The incident left a 43-year-old New Mexico mother dead.
Software consultant Jim Demetros says it happened on his 55th birthday -- which he says he will rename his "life day." He was on a flight to Texas for a conference.
He says about 30 minutes into the flight he heard an explosion, and oxygen masks dropped from the ceiling. Chaos erupted for several minutes as the plane dropped about 10,000 feet.
"My immediate focus was to text my wife," he says. "Tell her that I was on a plane that just had an engine blow up. And let her know that I loved her, and tell the kids that I love them."
The National Transportation Safety Board says 22 minutes passed between the explosion and the emergency landing in Philadelphia. 
The victim was sitting three rows behind Demetros on the other side of the plane.
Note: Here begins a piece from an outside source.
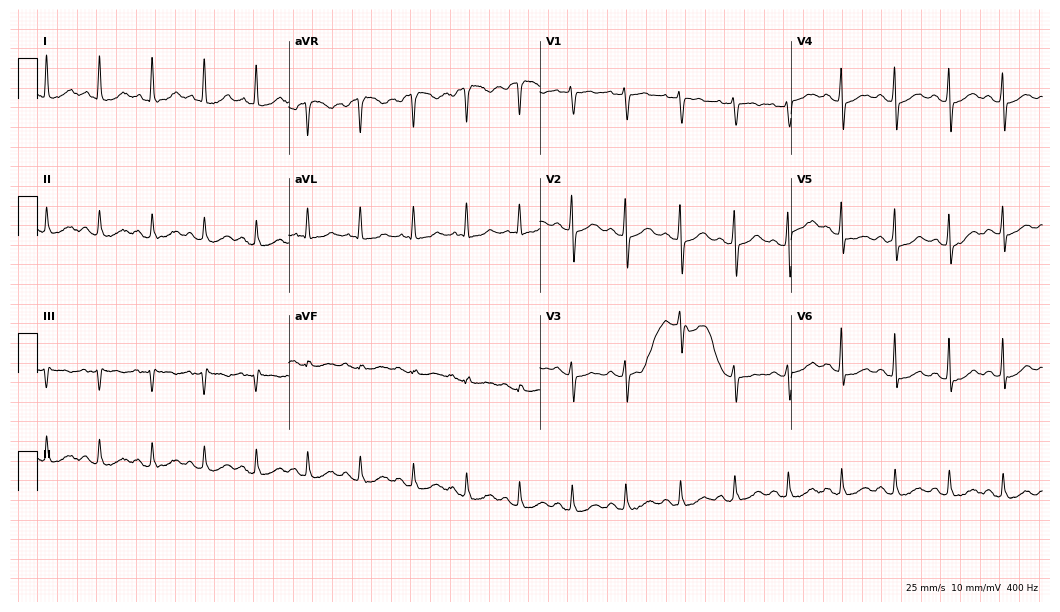
Electrocardiogram, a 73-year-old female patient. Interpretation includes sinus tachycardia (a sinus rate of 100 beats per minute or more).

Her name was Jennifer Riordan. She worked as a bank executive for Wells Fargo and had two children.
Debris from the blown engine struck and shattered the window near her seat, and air pressure partially sucked her through the hole.
A school nurse and EMT performed CPR on her for about 20 minutes as the plane rerouted to Philadelphia for an emergency landing.
Authorities have praised the pilot, a former Navy aviator, for her "nerves of steel" in making that landing.
Southwest Airlines says it will inspect its entire fleet following its first passenger death in its 51-year history.